En 2007, 166 femmes décèdent sous les coups de leur conjoint, soit un peu plus d’une tous les deux jours.
Cela étant dit, il est estimé que 1/5ème des violences domestiques et 1/3 des violences sexuelles ne sont pas signalées, ni à la police, ni même à l’entourage proche.

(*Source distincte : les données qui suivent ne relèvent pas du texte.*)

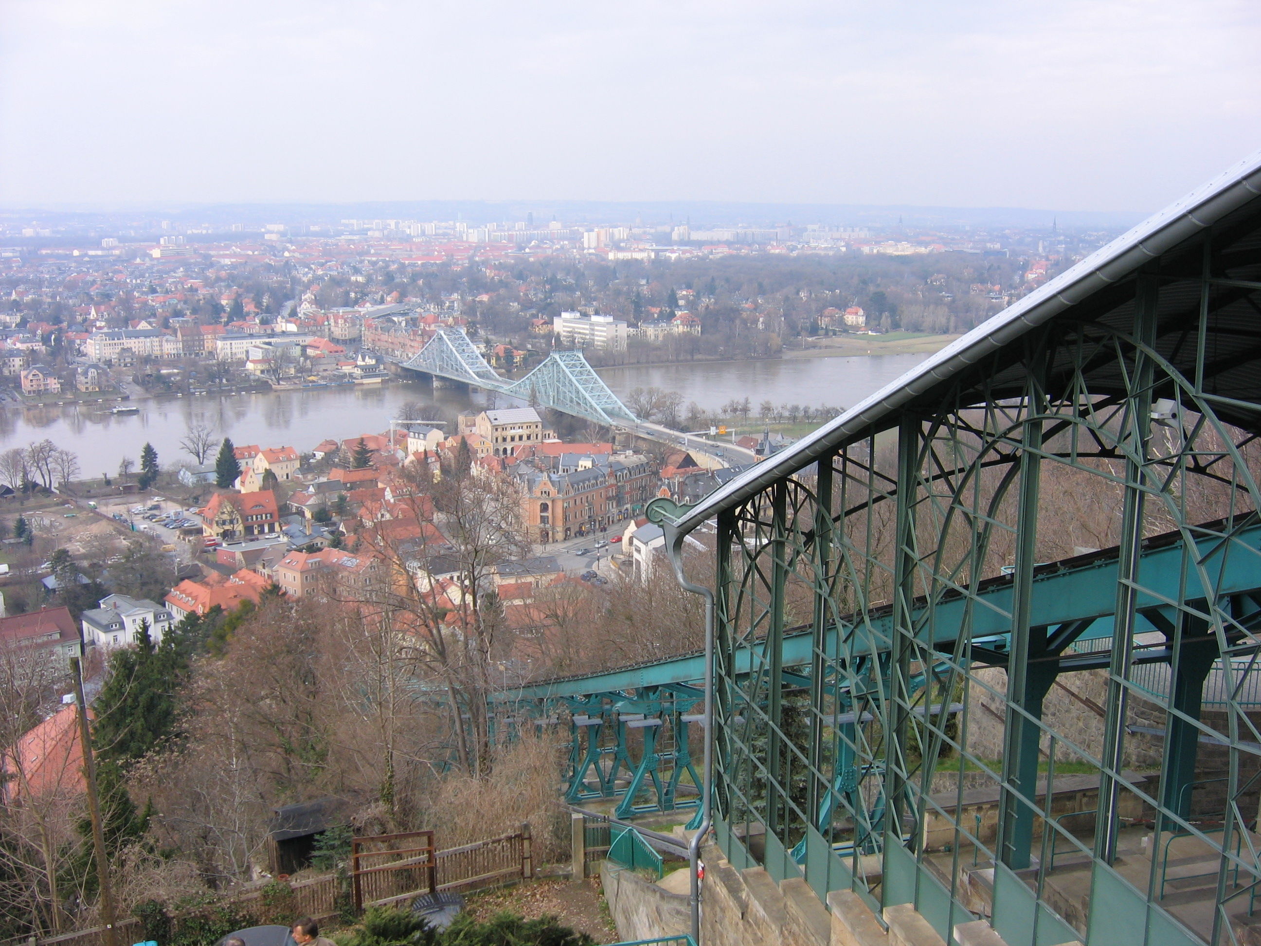 Sicht von Bergstation der Schwebebahn Dresden auf Blaues Wunder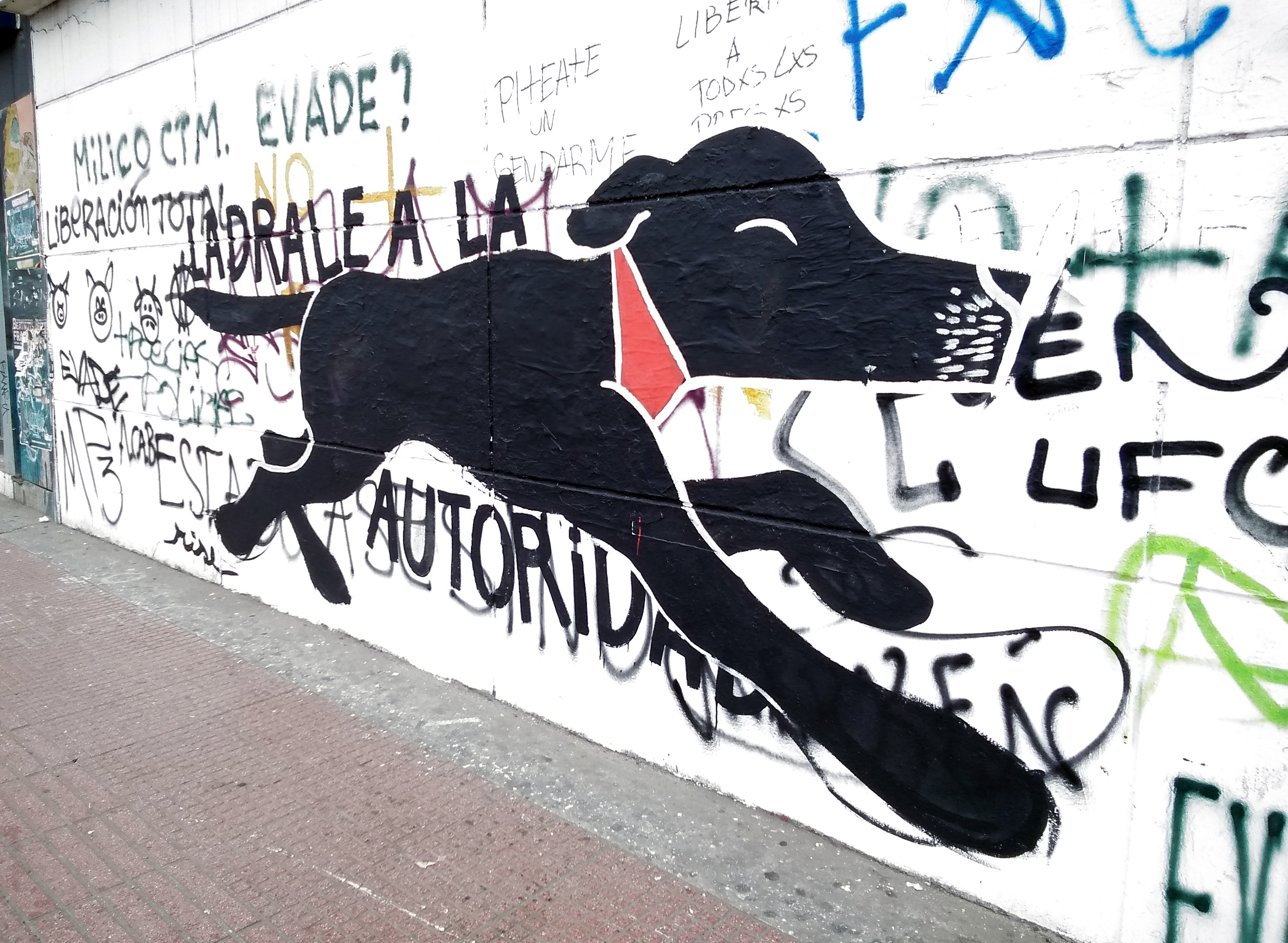 Representación del perro "Negro Matapacos" en un rayado mural en La Cisterna, Chile.

Toujours en France, au 1er janvier 2007, il était estimé que 65000 femmes et fillettes étaient excisées ou menacées de l’être.
Ces chiffres, qui paraissent presque impossibles dans un pays comme la France, donnent la mesure des progrès qu’il reste à faire.
Mais ils pâlissent, et nous aussi, quand on les compare aux chiffres mondiaux.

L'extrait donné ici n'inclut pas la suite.